Composed in 2005 for the ensemble Contemporary Chamber Players, The University of Memphis, and re-orchestrated as a commission by conductor, Miguel Harth-Bedoya, this work is inspired by one of the Colombian myths, Mother Water.
She is an aquatic divinity or a nymph of the waters, and is the folk myth of rivers in Antioquia, Tolima and Magdalena Medio. She shows herself as a beautiful girl with golden hair and blue eyes, a rather penetrating and mesmerizing look, and a powerful attractive force.

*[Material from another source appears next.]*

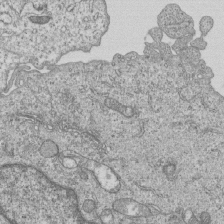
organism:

A very distinctive feature of hers is that her feet are turned backwards. This makes it so that those who follow her tracks believe they are following her, but become disoriented because she is moving in the opposite direction.
Farmers believe that Mother Water became a deity of the river because her father, a Spaniard who had an indigenous leader imprisoned for him to reveal the hiding place of his treasures.
The daughter who was in love helped the prisoner escape, fled into the jungle and had a son with him. Unfortunately the father found out through an old love of the Indian where they were hiding. He killed the child, fruit of their love, threw it into the river and beheaded the Indian lover. His beautiful daughter, unable to deal with the pain, rushed back in search of her son and drowned after a few minutes. Since then, her lost gaze seeks her young indian lover and her son in all the rivers of the world.
Mother Water seeks only children, she is very passionate about them and calls with love and tenderness. She hypnotizes them and takes them to the banks of rivers and makes them throw themselves into the water with her melodious voice.
Taken from ¨Lo que contaban los abuelos, Mitos y leyendas de Colombia,¨ Investigación y recopilación, Lic. María Elvira Morales.